▸ Information supplied

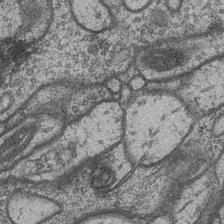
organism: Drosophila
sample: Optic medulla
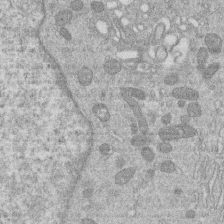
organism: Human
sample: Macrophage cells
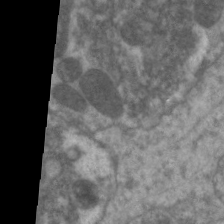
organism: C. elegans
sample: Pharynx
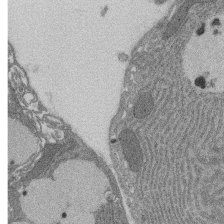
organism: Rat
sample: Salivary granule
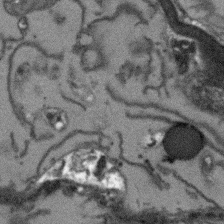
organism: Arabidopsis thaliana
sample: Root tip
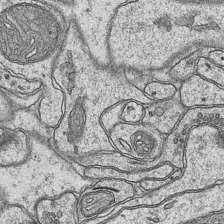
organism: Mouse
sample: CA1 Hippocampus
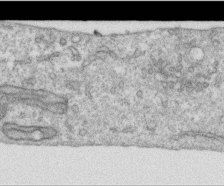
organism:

---

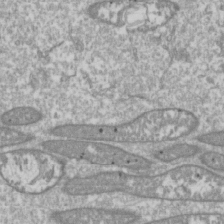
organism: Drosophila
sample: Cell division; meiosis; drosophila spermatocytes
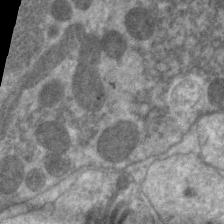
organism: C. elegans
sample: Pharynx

--

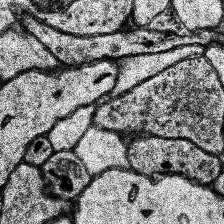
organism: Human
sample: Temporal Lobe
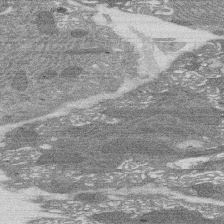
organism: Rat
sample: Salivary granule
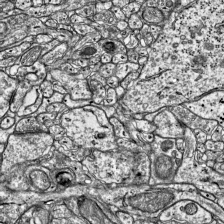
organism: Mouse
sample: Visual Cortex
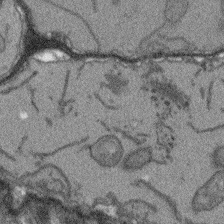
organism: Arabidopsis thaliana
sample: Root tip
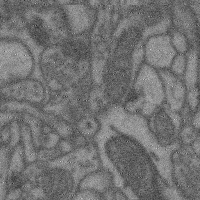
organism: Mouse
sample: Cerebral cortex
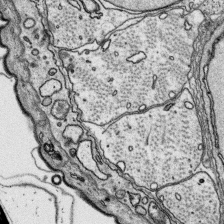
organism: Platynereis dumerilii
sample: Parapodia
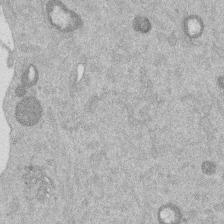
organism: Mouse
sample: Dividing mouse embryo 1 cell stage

▸ Problem to solve
Beginning with the line that contains "sample: Temporal Lobe" and ending with the line that contains "sample: Dividing mouse embryo 1 cell stage", reproduce the listing exactly, pictures excluded.

▸ Written response
sample: Temporal Lobe
organism: Rat
sample: Salivary granule
organism: Mouse
sample: Visual Cortex
organism: Arabidopsis thaliana
sample: Root tip
organism: Mouse
sample: Cerebral cortex
organism: Platynereis dumerilii
sample: Parapodia
organism: Mouse
sample: Dividing mouse embryo 1 cell stage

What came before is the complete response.